======== The data

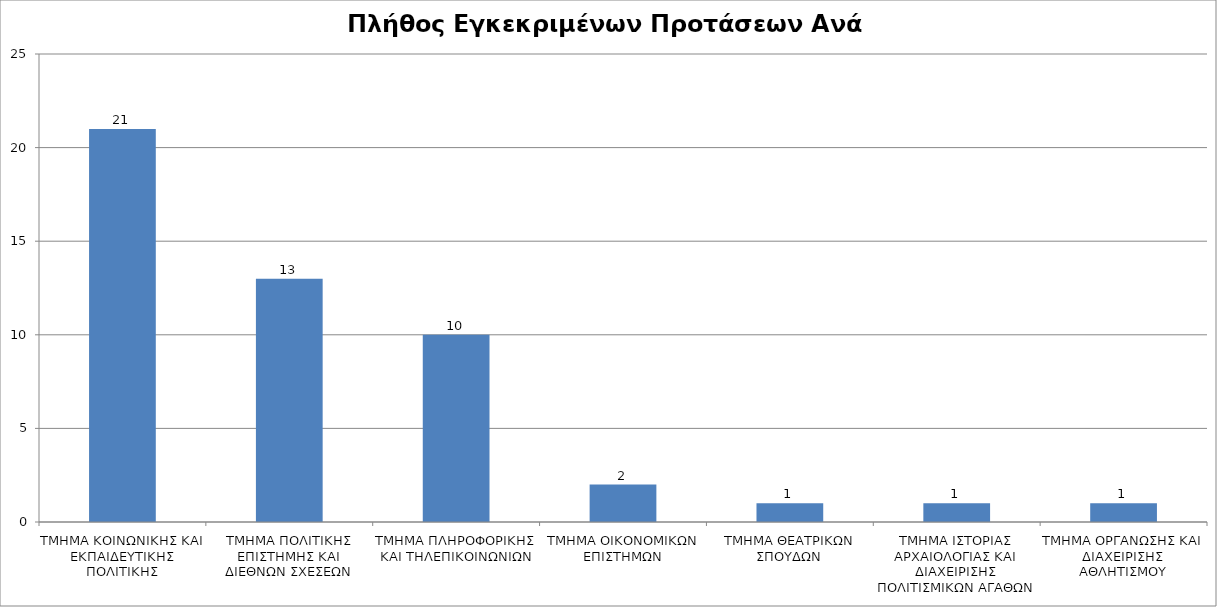
| Category | Series 0 |
|---|---|
| ΤΜΗΜΑ ΚΟΙΝΩΝΙΚΗΣ ΚΑΙ ΕΚΠΑΙΔΕΥΤΙΚΗΣ ΠΟΛΙΤΙΚΗΣ | 21 |
| ΤΜΗΜΑ ΠΟΛΙΤΙΚΗΣ ΕΠΙΣΤΗΜΗΣ ΚΑΙ ΔΙΕΘΝΩΝ ΣΧΕΣΕΩΝ | 13 |
| ΤΜΗΜΑ ΠΛΗΡΟΦΟΡΙΚΗΣ ΚΑΙ ΤΗΛΕΠΙΚΟΙΝΩΝΙΩΝ | 10 |
| ΤΜΗΜΑ ΟΙΚΟΝΟΜΙΚΩΝ ΕΠΙΣΤΗΜΩΝ | 2 |
| ΤΜΗΜΑ ΘΕΑΤΡΙΚΩΝ ΣΠΟΥΔΩΝ | 1 |
| ΤΜΗΜΑ ΙΣΤΟΡΙΑΣ ΑΡΧΑΙΟΛΟΓΙΑΣ ΚΑΙ ΔΙΑΧΕΙΡΙΣΗΣ ΠΟΛΙΤΙΣΜΙΚΩΝ ΑΓΑΘΩΝ | 1 |
| ΤΜΗΜΑ ΟΡΓΑΝΩΣΗΣ ΚΑΙ ΔΙΑΧΕΙΡΙΣΗΣ ΑΘΛΗΤΙΣΜΟΥ | 1 |
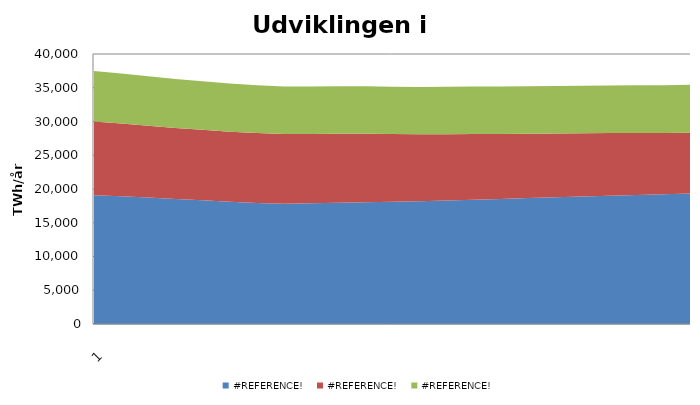
| Category | #REFERENCE! |
|---|---|
| 1.0 | 7495.647 |
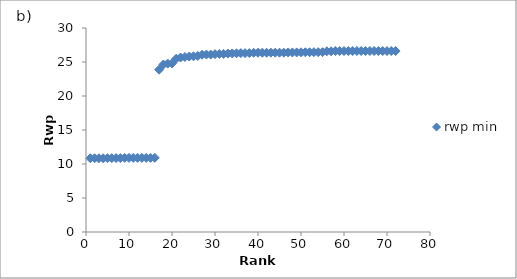
| Category | rwp min |
|---|---|
| 66.0 | 26.614 |
| 71.0 | 26.615 |
| 70.0 | 26.615 |
| 37.0 | 26.303 |
| 62.0 | 26.614 |
| 63.0 | 26.614 |
| 36.0 | 26.303 |
| 68.0 | 26.614 |
| 52.0 | 26.431 |
| 64.0 | 26.614 |
| 9.0 | 10.9 |
| 15.0 | 10.902 |
| 21.0 | 25.497 |
| 51.0 | 26.431 |
| 11.0 | 10.9 |
| 65.0 | 26.614 |
| 6.0 | 10.866 |
| 7.0 | 10.867 |
| 42.0 | 26.365 |
| 60.0 | 26.614 |
| 67.0 | 26.614 |
| 47.0 | 26.406 |
| 28.0 | 26.094 |
| 38.0 | 26.303 |
| 40.0 | 26.364 |
| 48.0 | 26.407 |
| 39.0 | 26.364 |
| 49.0 | 26.407 |
| 29.0 | 26.094 |
| 59.0 | 26.614 |
| 69.0 | 26.614 |
| 58.0 | 26.614 |
| 45.0 | 26.373 |
| 56.0 | 26.576 |
| 61.0 | 26.614 |
| 53.0 | 26.443 |
| 26.0 | 25.894 |
| 30.0 | 26.15 |
| 33.0 | 26.24 |
| 54.0 | 26.444 |
| 43.0 | 26.373 |
| 50.0 | 26.426 |
| 24.0 | 25.8 |
| 25.0 | 25.845 |
| 57.0 | 26.576 |
| 22.0 | 25.661 |
| 23.0 | 25.735 |
| 72.0 | 26.615 |
| 32.0 | 26.19 |
| 35.0 | 26.278 |
| 34.0 | 26.257 |
| 41.0 | 26.365 |
| 55.0 | 26.444 |
| 13.0 | 10.902 |
| 10.0 | 10.9 |
| 44.0 | 26.373 |
| 46.0 | 26.373 |
| 3.0 | 10.844 |
| 14.0 | 10.902 |
| 16.0 | 10.907 |
| 2.0 | 10.844 |
| 20.0 | 24.794 |
| 18.0 | 24.634 |
| 17.0 | 23.873 |
| 27.0 | 26.07 |
| 12.0 | 10.901 |
| 4.0 | 10.845 |
| 19.0 | 24.766 |
| 31.0 | 26.18 |
| 1.0 | 10.844 |
| 8.0 | 10.868 |
| 5.0 | 10.847 |
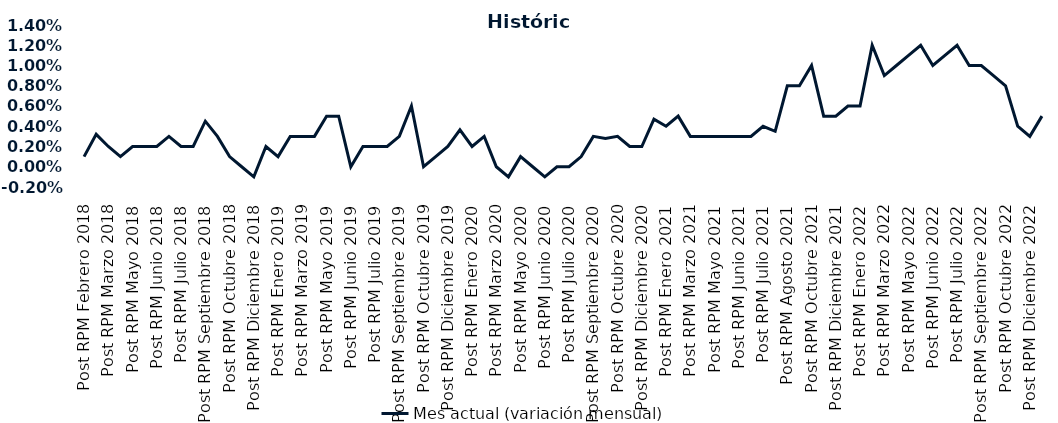
| Category | Mes actual (variación mensual)  |
|---|---|
| Post RPM Febrero 2018 | 0.001 |
| Pre RPM Marzo 2018 | 0.003 |
| Post RPM Marzo 2018 | 0.002 |
| Pre RPM Mayo 2018 | 0.001 |
| Post RPM Mayo 2018 | 0.002 |
| Pre RPM Junio 2018 | 0.002 |
| Post RPM Junio 2018 | 0.002 |
| Pre RPM Julio 2018 | 0.003 |
| Post RPM Julio 2018 | 0.002 |
| Pre RPM Septiembre 2018 | 0.002 |
| Post RPM Septiembre 2018 | 0.004 |
| Pre RPM Octubre 2018 | 0.003 |
| Post RPM Octubre 2018 | 0.001 |
| Pre RPM Diciembre 2018 | 0 |
| Post RPM Diciembre 2018 | -0.001 |
| Pre RPM Enero 2019 | 0.002 |
| Post RPM Enero 2019 | 0.001 |
| Pre RPM Marzo 2019 | 0.003 |
| Post RPM Marzo 2019 | 0.003 |
| Pre RPM Mayo 2019 | 0.003 |
| Post RPM Mayo 2019 | 0.005 |
| Pre RPM Junio 2019 | 0.005 |
| Post RPM Junio 2019 | 0 |
| Pre RPM Julio 2019 | 0.002 |
| Post RPM Julio 2019 | 0.002 |
| Pre RPM Septiembre 2019 | 0.002 |
| Post RPM Septiembre 2019 | 0.003 |
| Pre RPM Octubre 2019 | 0.006 |
| Post RPM Octubre 2019 | 0 |
| Pre RPM Diciembre 2019 | 0.001 |
| Post RPM Diciembre 2019 | 0.002 |
| Pre RPM Enero 2020 | 0.004 |
| Post RPM Enero 2020 | 0.002 |
| Pre RPM Marzo 2020 | 0.003 |
| Post RPM Marzo 2020 | 0 |
| Pre RPM Mayo 2020 | -0.001 |
| Post RPM Mayo 2020 | 0.001 |
| Pre RPM Junio 2020 | 0 |
| Post RPM Junio 2020 | -0.001 |
| Pre RPM Julio 2020 | 0 |
| Post RPM Julio 2020 | 0 |
| Pre RPM Septiembre 2020 | 0.001 |
| Post RPM Septiembre 2020 | 0.003 |
| Pre RPM Octubre 2020 | 0.003 |
| Post RPM Octubre 2020 | 0.003 |
| Pre RPM Diciembre 2020 | 0.002 |
| Post RPM Diciembre 2020 | 0.002 |
| Pre RPM Enero 2021 | 0.005 |
| Post RPM Enero 2021 | 0.004 |
| Pre RPM Marzo 2021 | 0.005 |
| Post RPM Marzo 2021 | 0.003 |
| Pre RPM Mayo 2021 | 0.003 |
| Post RPM Mayo 2021 | 0.003 |
| Pre RPM Junio 2021 | 0.003 |
| Post RPM Junio 2021 | 0.003 |
| Pre RPM Julio 2021 | 0.003 |
| Post RPM Julio 2021 | 0.004 |
| Pre RPM Agosto 2021 | 0.004 |
| Post RPM Agosto 2021 | 0.008 |
| Pre RPM Octubre 2021 | 0.008 |
| Post RPM Octubre 2021 | 0.01 |
| Pre RPM Diciembre 2021 | 0.005 |
| Post RPM Diciembre 2021 | 0.005 |
| Pre RPM Enero 2022 | 0.006 |
| Post RPM Enero 2022 | 0.006 |
| Pre RPM Marzo 2022 | 0.012 |
| Post RPM Marzo 2022 | 0.009 |
| Pre RPM Mayo 2022 | 0.01 |
| Post RPM Mayo 2022 | 0.011 |
| Pre RPM Junio 2022 | 0.012 |
| Post RPM Junio 2022 | 0.01 |
| Pre RPM Julio 2022 | 0.011 |
| Post RPM Julio 2022 | 0.012 |
| Pre RPM Septiembre 2022 | 0.01 |
| Post RPM Septiembre 2022 | 0.01 |
| Pre RPM Octubre 2022 | 0.009 |
| Post RPM Octubre 2022 | 0.008 |
| Pre RPM Diciembre 2022 | 0.004 |
| Post RPM Diciembre 2022 | 0.003 |
| Pre RPM Enero 2023 | 0.005 |

================

=== Problem to solve ===
The answer is the run of lines above from the line containing "Mayo 2018 | 0.002 |" through the line containing "Octubre 2019 | 0 |", copied exactly and alone.

=== Expected answer ===
| Post RPM Mayo 2018 | 0.002 |
| Pre RPM Junio 2018 | 0.002 |
| Post RPM Junio 2018 | 0.002 |
| Pre RPM Julio 2018 | 0.003 |
| Post RPM Julio 2018 | 0.002 |
| Pre RPM Septiembre 2018 | 0.002 |
| Post RPM Septiembre 2018 | 0.004 |
| Pre RPM Octubre 2018 | 0.003 |
| Post RPM Octubre 2018 | 0.001 |
| Pre RPM Diciembre 2018 | 0 |
| Post RPM Diciembre 2018 | -0.001 |
| Pre RPM Enero 2019 | 0.002 |
| Post RPM Enero 2019 | 0.001 |
| Pre RPM Marzo 2019 | 0.003 |
| Post RPM Marzo 2019 | 0.003 |
| Pre RPM Mayo 2019 | 0.003 |
| Post RPM Mayo 2019 | 0.005 |
| Pre RPM Junio 2019 | 0.005 |
| Post RPM Junio 2019 | 0 |
| Pre RPM Julio 2019 | 0.002 |
| Post RPM Julio 2019 | 0.002 |
| Pre RPM Septiembre 2019 | 0.002 |
| Post RPM Septiembre 2019 | 0.003 |
| Pre RPM Octubre 2019 | 0.006 |
| Post RPM Octubre 2019 | 0 |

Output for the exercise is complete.